Your task: All entries must come back exactly as given, with no pictures in the copy.

^^^^

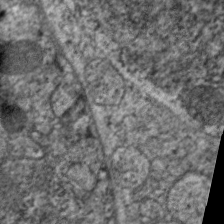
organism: C. elegans
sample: Pharynx
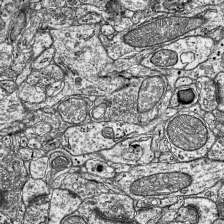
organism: Mouse
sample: Visual Cortex
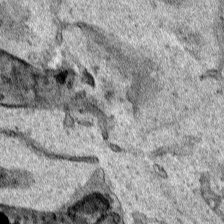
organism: Human
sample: Mitochondria in HCT116 cells
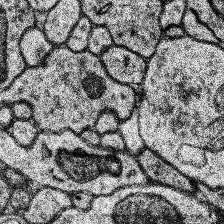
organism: Human
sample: Temporal Lobe
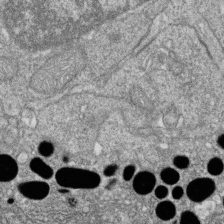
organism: Zebrafish
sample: Cilia; retinal pigment epithelium
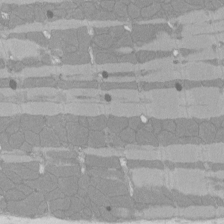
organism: Rat
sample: Left ventricle
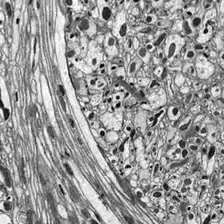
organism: Drosophila
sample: Optic lobe
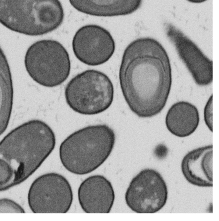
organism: B. subtilis
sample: Bacterial spore
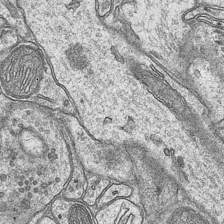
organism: Mouse
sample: CA1 Hippocampus
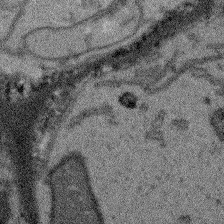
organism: Arabidopsis thaliana
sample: Root tip
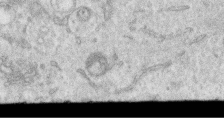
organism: Human
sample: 1205lu cells
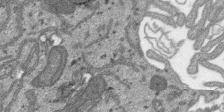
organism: Human
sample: Lung epithelial cells infected with SARS-CoV-2
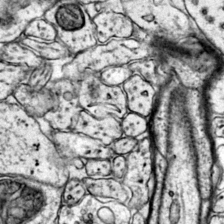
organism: Mouse
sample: Primary visual cortex
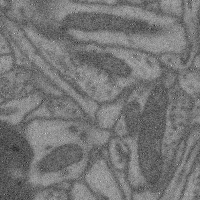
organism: Mouse
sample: Cerebral cortex
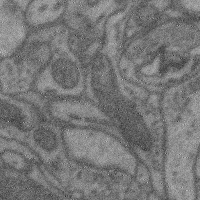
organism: Mouse
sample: Cerebral cortex
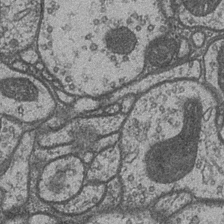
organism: Drosophila
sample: Optic medulla
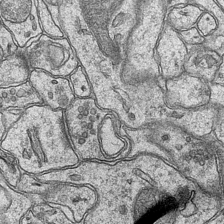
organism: Mouse
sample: CA1 Hippocampus
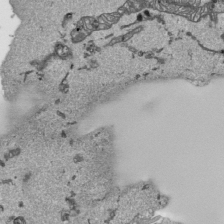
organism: Human
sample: Mitochondria in HCT116 cells
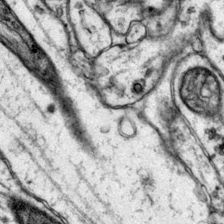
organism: Mouse
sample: Primary visual cortex
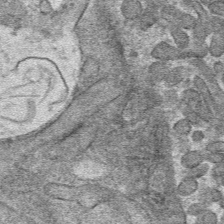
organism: Mouse
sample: Mouse hepatocytes
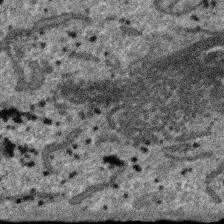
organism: Human
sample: Lung epithelial cells infected with SARS-CoV-2
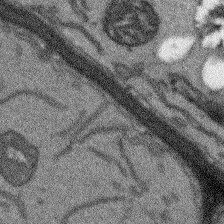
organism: Arabidopsis thaliana
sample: Root tip
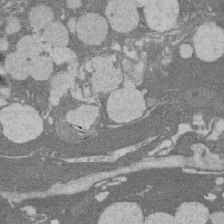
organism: Rat
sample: Salivary granule
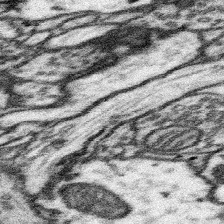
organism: Mouse
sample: Somatosensory cortex neuropil
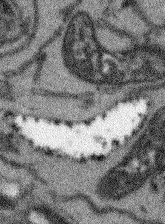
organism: Arabidopsis thaliana
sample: Root tip
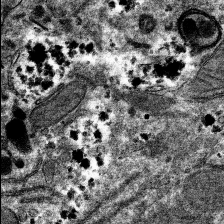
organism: Mouse
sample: Mouse hepatocytes
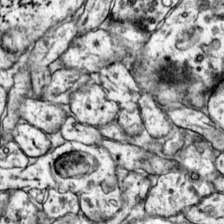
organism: Mouse
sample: Primary visual cortex
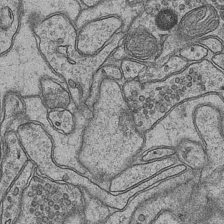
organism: Mouse
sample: CA1 Hippocampus
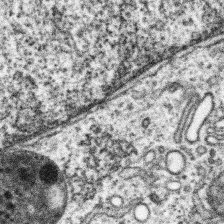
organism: Human
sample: HeLa cells
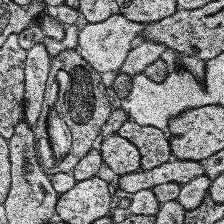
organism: Human
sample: Temporal Lobe
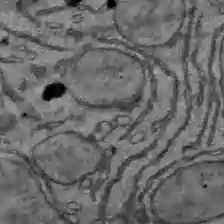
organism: C57BL Mouse
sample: Liver
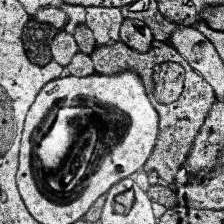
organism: Human
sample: Temporal Lobe
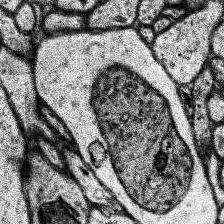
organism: Human
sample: Temporal Lobe
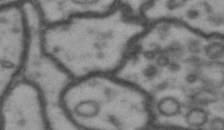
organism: Drosophila
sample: Brain
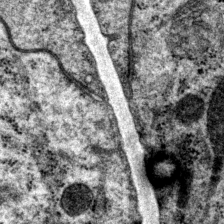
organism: P. pacificus
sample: Pharynx
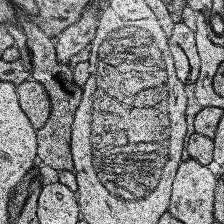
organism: Human
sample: Temporal Lobe
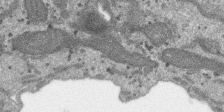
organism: Human
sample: Lung epithelial cells infected with SARS-CoV-2
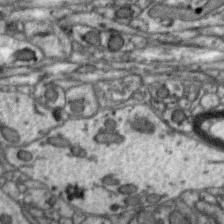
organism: Zebra finch
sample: Brain
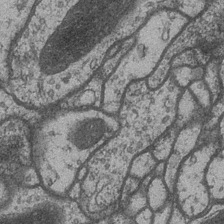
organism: Drosophila
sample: Optic medulla
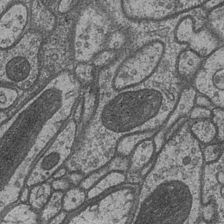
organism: Drosophila
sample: Optic medulla
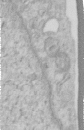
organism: Human
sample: Centriole in RPE cells
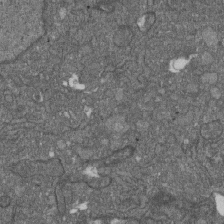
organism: Drosophila
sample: Nephrocyte
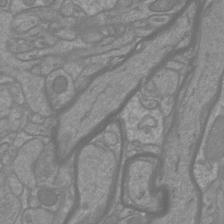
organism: Mouse
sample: Cortical neurons
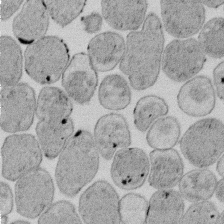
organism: E. coli
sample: Bacterial nucleoid
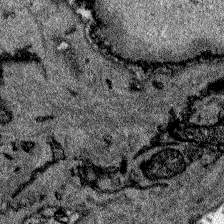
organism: Zebrafish
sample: Larval olfactory bulb
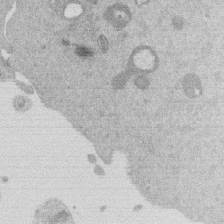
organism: Mouse
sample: Dividing mouse embryo 1 cell stage
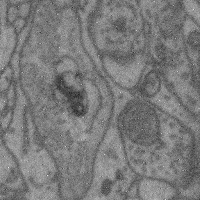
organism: Mouse
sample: Cerebral cortex
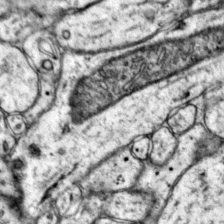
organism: Mouse
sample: Primary visual cortex
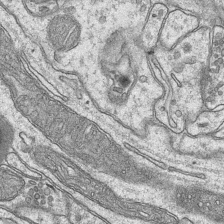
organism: Mouse
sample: CA1 Hippocampus
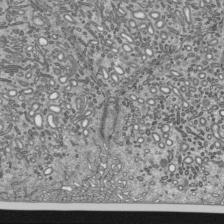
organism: Mouse
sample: Mouse epididymis efferent ductule cilia
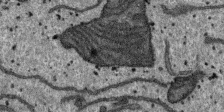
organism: Human
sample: Lung epithelial cells, uninfected (mock) control
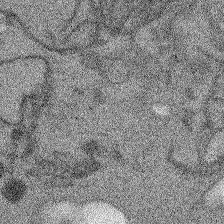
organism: Human
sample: HeLa cells
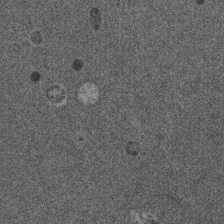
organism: Mouse
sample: Dividing mouse embryo 1 cell stage
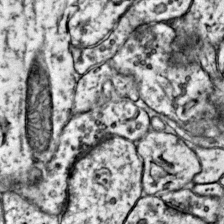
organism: Mouse
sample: Primary visual cortex
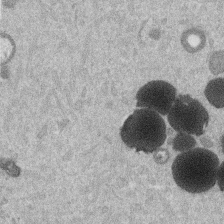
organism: Mouse
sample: Dividing mouse embryo 1 cell stage
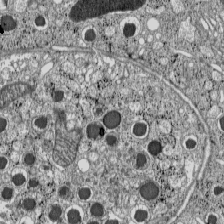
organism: C57BL Mouse
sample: Pancreatic islet
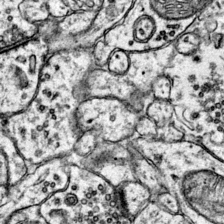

^^^^

Solution for this task:
organism: C. elegans
sample: Pharynx
organism: Mouse
sample: Visual Cortex
organism: Human
sample: Mitochondria in HCT116 cells
organism: Human
sample: Temporal Lobe
organism: Zebrafish
sample: Cilia; retinal pigment epithelium
organism: Rat
sample: Left ventricle
organism: Drosophila
sample: Optic lobe
organism: B. subtilis
sample: Bacterial spore
organism: Mouse
sample: CA1 Hippocampus
organism: Arabidopsis thaliana
sample: Root tip
organism: Human
sample: 1205lu cells
organism: Human
sample: Lung epithelial cells infected with SARS-CoV-2
organism: Mouse
sample: Primary visual cortex
organism: Mouse
sample: Cerebral cortex
organism: Mouse
sample: Cerebral cortex
organism: Drosophila
sample: Optic medulla
organism: Mouse
sample: CA1 Hippocampus
organism: Human
sample: Mitochondria in HCT116 cells
organism: Mouse
sample: Primary visual cortex
organism: Mouse
sample: Mouse hepatocytes
organism: Human
sample: Lung epithelial cells infected with SARS-CoV-2
organism: Arabidopsis thaliana
sample: Root tip
organism: Rat
sample: Salivary granule
organism: Mouse
sample: Somatosensory cortex neuropil
organism: Arabidopsis thaliana
sample: Root tip
organism: Mouse
sample: Mouse hepatocytes
organism: Mouse
sample: Primary visual cortex
organism: Mouse
sample: CA1 Hippocampus
organism: Human
sample: HeLa cells
organism: Human
sample: Temporal Lobe
organism: C57BL Mouse
sample: Liver
organism: Human
sample: Temporal Lobe
organism: Human
sample: Temporal Lobe
organism: Drosophila
sample: Brain
organism: P. pacificus
sample: Pharynx
organism: Human
sample: Temporal Lobe
organism: Human
sample: Lung epithelial cells infected with SARS-CoV-2
organism: Zebra finch
sample: Brain
organism: Drosophila
sample: Optic medulla
organism: Drosophila
sample: Optic medulla
organism: Human
sample: Centriole in RPE cells
organism: Drosophila
sample: Nephrocyte
organism: Mouse
sample: Cortical neurons
organism: E. coli
sample: Bacterial nucleoid
organism: Zebrafish
sample: Larval olfactory bulb
organism: Mouse
sample: Dividing mouse embryo 1 cell stage
organism: Mouse
sample: Cerebral cortex
organism: Mouse
sample: Primary visual cortex
organism: Mouse
sample: CA1 Hippocampus
organism: Mouse
sample: Mouse epididymis efferent ductule cilia
organism: Human
sample: Lung epithelial cells, uninfected (mock) control
organism: Human
sample: HeLa cells
organism: Mouse
sample: Dividing mouse embryo 1 cell stage
organism: Mouse
sample: Primary visual cortex
organism: Mouse
sample: Dividing mouse embryo 1 cell stage
organism: C57BL Mouse
sample: Pancreatic islet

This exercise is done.